Kevin Corbid, director of property records and taxpayer services, said a post-election day audit of four Washington County precincts resulted in only two changes to the county's vote totals and recounts seldom produce results, "but it does happen."

New, tougher ballot-challenge rules were tested in Washington County, when an Emmer recount observer challenged that a blank ballot be counted for the Republican. The challenge was deemed frivolous by Carol Peterson, the county's elections administrator.

It should take about four work days to recount the 86,000 ballots cast in St. Louis County, County Auditor Don Dicklich said.

Ballots were wheeled out of locked storage and escorted by county officials and members of each party's election teams, then recounted at tables in the county board meeting room on the second floor of the Duluth courthouse.

By late morning in Goodhue County, recount observers representing Dayton and Emmer, had not challenged any ballots. That compares to a total of 32 challenged ballots in the 2008 Senate race.

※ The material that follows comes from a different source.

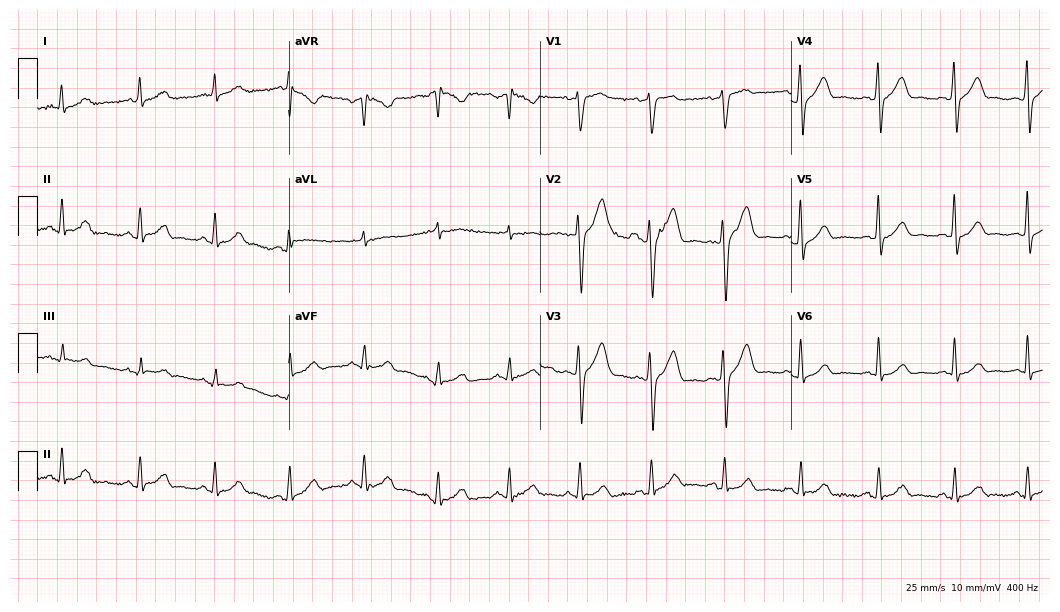
12-lead ECG from a 35-year-old man. Screened for six findings — first-degree AV block, right bundle branch block, left bundle branch block, sinus bradycardia, atrial fibrillation, sinus tachycardia — none is recorded. Findings outside these six are not listed.
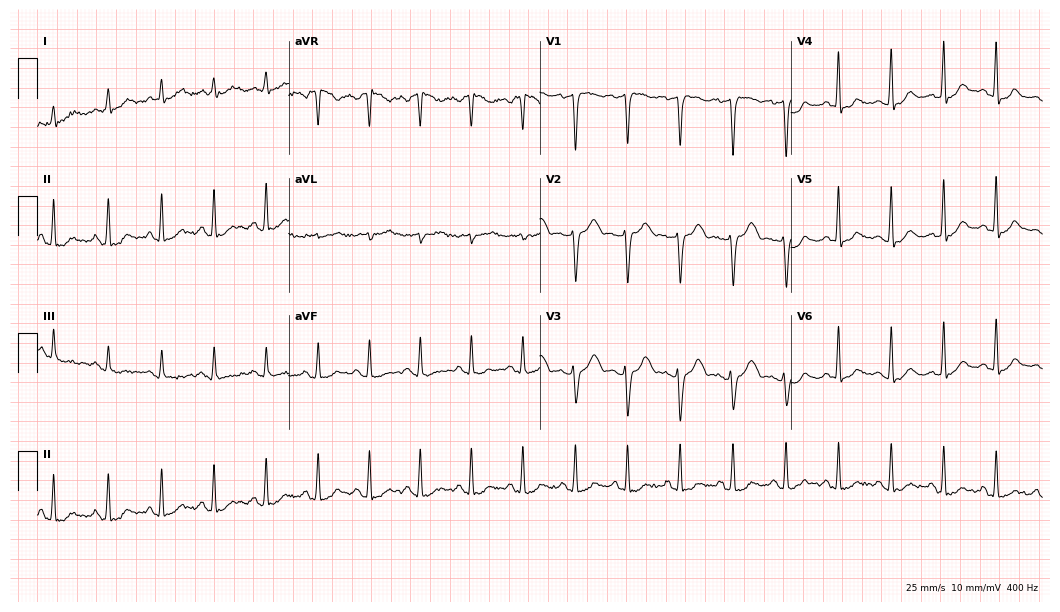
Electrocardiogram, a female patient, 32 years old. Interpretation includes sinus tachycardia (a sinus rate of 100 beats per minute or more).

Goodhue County Finance Director and recount deputy Carolyn Holmsten said election officials were on track to finish the counting by 5 p.m. or 6 p.m. today.

"It's been going fine," she said. "People have been very good and respectful from both campaigns."

Early reports indicated that the Dayton recount effort produced more volunteers at county offices than Emmer. Dayton's people said more than 2,500 would be on the ground today.

Dayton's team also produced Tweets every few minutes to update followers on what was happening around the state.

Statewide, Dayton held an 8,770-vote lead heading into the recount, larger than any Minnesota recount has reserved.

Counties have until Dec. 7 to finish their work. The State Canvassing Board is to begin a round of meetings the next day to examine ballots where questions remain. Secretary of State Mark Ritchie has a goal of the board determining the winner by Dec. 14, but the loser could take the election to court in a lengthy process.

A new governor is to be sworn in on Jan. 3.